Brandon Dalton is known as @cannedtoona to his fellow Dallas-based tweet folk. It took a while for the married digital graphics artist and Fort Worth resident to figure out where he would fit in.

"Early on, Twitter was just this barren landscape. You didn't know who to follow, no one did. Then a flood of graphic designers took over Twitter, these purists. They said that if you didn't have anything key, on-point, or profound to say, you should get off Twitter. Then the funny came, and that's why I stuck around."

Twitter helps funny people kick out their jams 24 hours a day and at 140 characters a clip. A funny aside gathered while waiting at the doctor's office or even having a hangover while serving as a groomsman at a wedding (a dubious feat this author is sadly guilty of) can become chuckle fodder for scores of followers.

Think of comedy on Twitter as an inside joke shared with the world, with no governor set on the degree of appropriateness, always aiming for that guttural chuckle. Nationally known accounts like Justin Halpern's @shitmydadsays, which chronicles his life as a twentysomething living at home, or @TheMime (sample tweet: "...") (yes, there's nothing there), popped up overnight and grew to have thousands of followers.

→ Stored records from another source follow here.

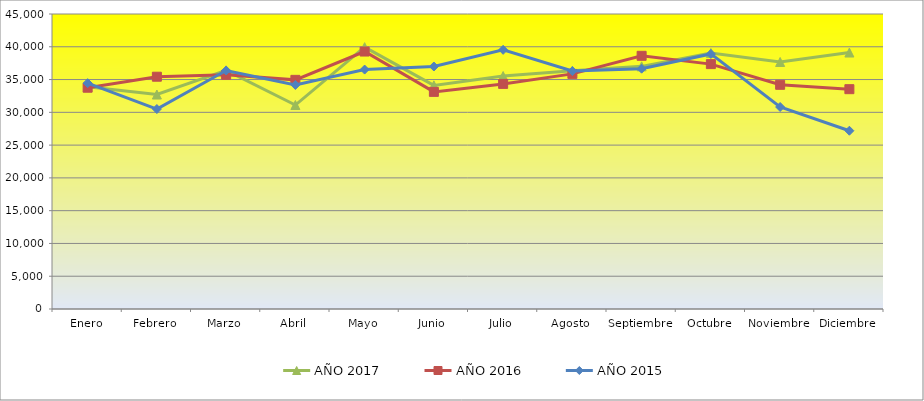
| Category | AÑO 2017 | AÑO 2016 | AÑO 2015 |
|---|---|---|---|
| Enero | 33891.429 | 33754 | 34452 |
| Febrero | 32717.143 | 35434 | 30500 |
| Marzo | 36411.429 | 35726 | 36379 |
| Abril | 31114.286 | 34954 | 34172 |
| Mayo | 39942.857 | 39274 | 36524 |
| Junio | 34114.286 | 33120 | 36987 |
| Julio | 35537.143 | 34337 | 39530 |
| Agosto | 36325.714 | 35863 | 36300 |
| Septiembre | 37011.429 | 38623 | 36659 |
| Octubre | 39046.341 | 37354 | 38911 |
| Noviembre | 37680.488 | 34200 | 30814 |
| Diciembre | 39120 | 33531 | 27195 |
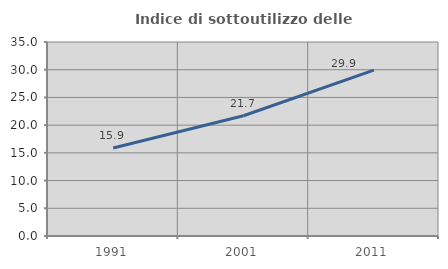
| Category | Indice di sottoutilizzo delle abitazioni  |
|---|---|
| 1991.0 | 15.864 |
| 2001.0 | 21.693 |
| 2011.0 | 29.925 |
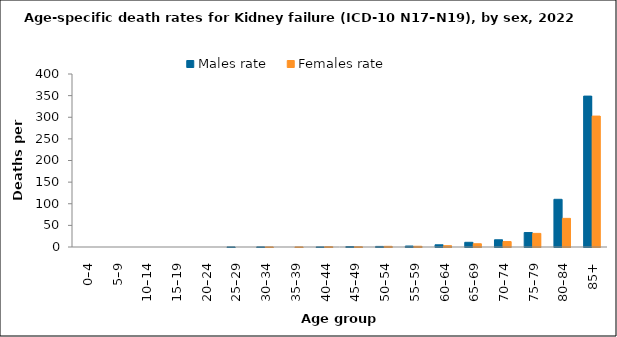
| Category | Males rate | Females rate |
|---|---|---|
| 0–4 | 0 | 0 |
| 5–9 | 0 | 0 |
| 10–14 | 0 | 0 |
| 15–19 | 0 | 0 |
| 20–24 | 0 | 0 |
| 25–29 | 0.216 | 0 |
| 30–34 | 0.317 | 0.207 |
| 35–39 | 0 | 0.21 |
| 40–44 | 0.238 | 0.695 |
| 45–49 | 1.121 | 0.61 |
| 50–54 | 1.352 | 1.548 |
| 55–59 | 2.253 | 1.666 |
| 60–64 | 5.1 | 2.999 |
| 65–69 | 10.84 | 7.549 |
| 70–74 | 16.692 | 12.632 |
| 75–79 | 33.439 | 31.486 |
| 80–84 | 110.263 | 66.189 |
| 85+ | 348.903 | 302.693 |
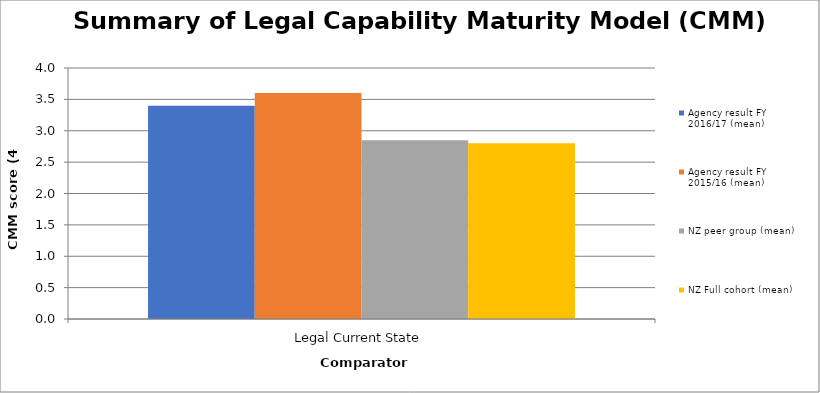
| Category | Agency result FY 2016/17 (mean) | Agency result FY 2015/16 (mean) | NZ peer group (mean) | NZ Full cohort (mean) |
|---|---|---|---|---|
| Legal Current State | 3.4 | 3.6 | 2.85 | 2.8 |
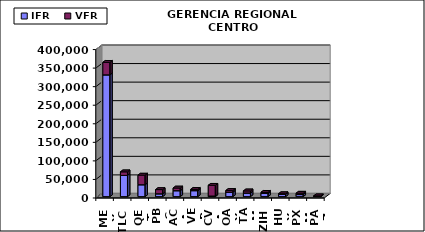
| Category | IFR | VFR |
|---|---|---|
| MEX | 328205 | 33548 |
| TLC | 57256 | 9567 |
| QET | 32075 | 25830 |
| PBC | 7690 | 11273 |
| ACA | 16043 | 7150 |
| VER | 16196 | 3326 |
| CVA | 1705 | 28872 |
| OAX | 12190 | 4436 |
| TAM | 9857 | 5570 |
| ZIH | 8899 | 2715 |
| HUX | 6357 | 1483 |
| PXM | 5601 | 3658 |
| PAZ | 539 | 1569 |
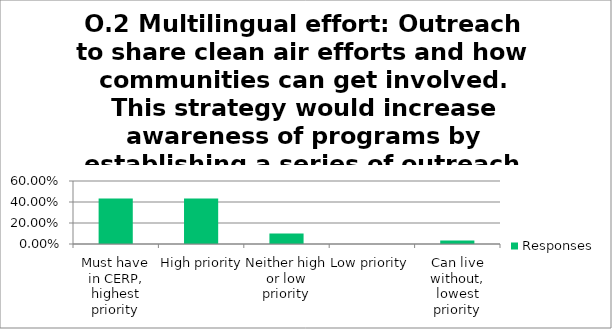
| Category | Responses |
|---|---|
| Must have in CERP, highest priority | 0.433 |
| High priority | 0.433 |
| Neither high or low priority | 0.1 |
| Low priority | 0 |
| Can live without, lowest priority | 0.033 |
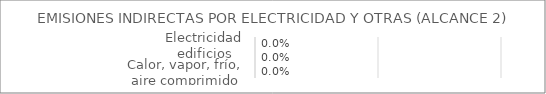
| Category | Series 0 |
|---|---|
| Electricidad edificios | 0 |
| Electricidad vehículos | 0 |
| Calor, vapor, frío, aire comprimido | 0 |
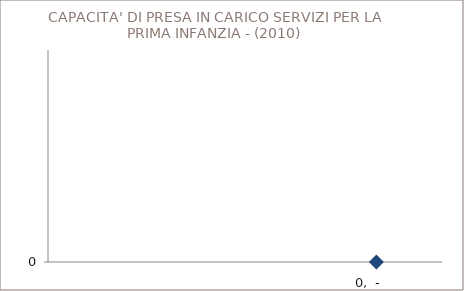
| Category | Series 0 |
|---|---|
| 0 | 0 |
| 1 | 0 |
| 2 | 0 |

Mainstream comedians like The State's Michael Ian Black (@michaelianblack) and Late Night's Jimmy Fallon (@jimmyfallon) are some of the most popular, commanding nearly three million followers and growing. The fake Twitter accounts for beleaguered actors Nick Nolte (@Nick_Nolte) and Gary Busey (@GaryJBusey) are pure comedy gold, albeit extremely filthy gold.

And, of course, there's the king of Twitter, actor Ashton Kutcher (@aplusk), who is followed by nearly 5 million people and counting. His Twitter persona isn't that far off from his film or television ones, passing on hilarious vignettes about married life with wife Demi Moore and his adventures with fellow Hollywood folk. Get retweeted by Kutcher, and the rewards can be in the thousands.

Houston and Dallas are both wellsprings of funny people constantly updating their slanted takes on daily life, and the twentysomething photographer Cat Kane is one of them. Since last fall, the Northwest Houston native has been tweeting torrential downpours of scatological free associations as @la_merde, which yes, does translate to "the shit" in French. Great deals of Kane's tweets seem to come from another time zone or dimension (sample tweet: "I don't like clothes unless they are on my floor"). She's proud of the following she has amassed, but largely doesn't see what the big deal is when people find some of her more salty transmissions unsettling.

"I don't alter anything. I mean, I tweet about taking shits. I'm nice in real life, but I just have an open mouth," Kane says demurely.